Michael and sister Teresa held Peter’s hands as he passed away.

‘It took Peter 53 minutes to die. It was the most awful experience of our lives. Teresa broke down, she was devastated. She still can’t talk about it today.’

Three weeks after the crash, Loka handed himself in to police after CCTV pictures of him were released in a witness appeal. Michael’s three children and seven grandchildren posted Loka’s picture on social media in the hope that someone would recognise him.

Christine says: I’m not sure Loka would ever have given himself up without those CCTV images. Before then, he tried to change his appearance by shaving and cutting his hair. In court, he said he was sorry, but he kept his head down the whole time.

‘We can understand why the jury cleared him of manslaughter, but as for the two-year sentence he did receive, we just don’t get it. What’s the point? It’s important that he is convicted, but we wanted more than what seems like a slap on the wrist. Even if the jury decided it wasn’t manslaughter, the sentence should have been longer.’

Peter’s family, despite their grief and anger at his death, hope that by speaking out, something positive will emerge from their personal tragedy.

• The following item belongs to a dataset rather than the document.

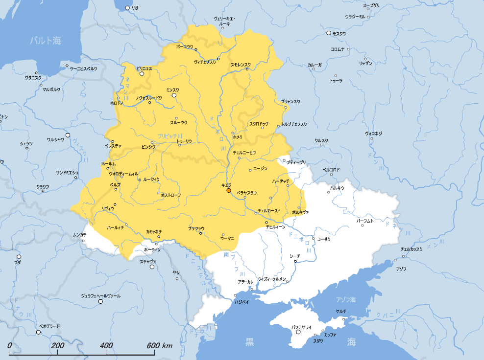 Мала Русь (Малоросія) у

It is early days, but their biggest wish is to see the Government address a growing problem of reckless cyclists and change the law to reflect the modern era.

They’d like it to be called Peter’s Law, in tribute to the quiet 72-year-old who’d devoted his life to the health service.

‘When we left Snaresbrook Court after Loka’s conviction, as we went up the road we saw a young guy on an electric scooter go through a red light, then further up a lady cyclist go through a red, followed by a couple more,’ says Christine.

‘How many pedestrians have to be injured for something to be done? Car drivers have to pay road tax, pass a test and have insurance, but cyclists don’t have to do anything.

‘The only thing that will work as a deterrent is harsher sentences.’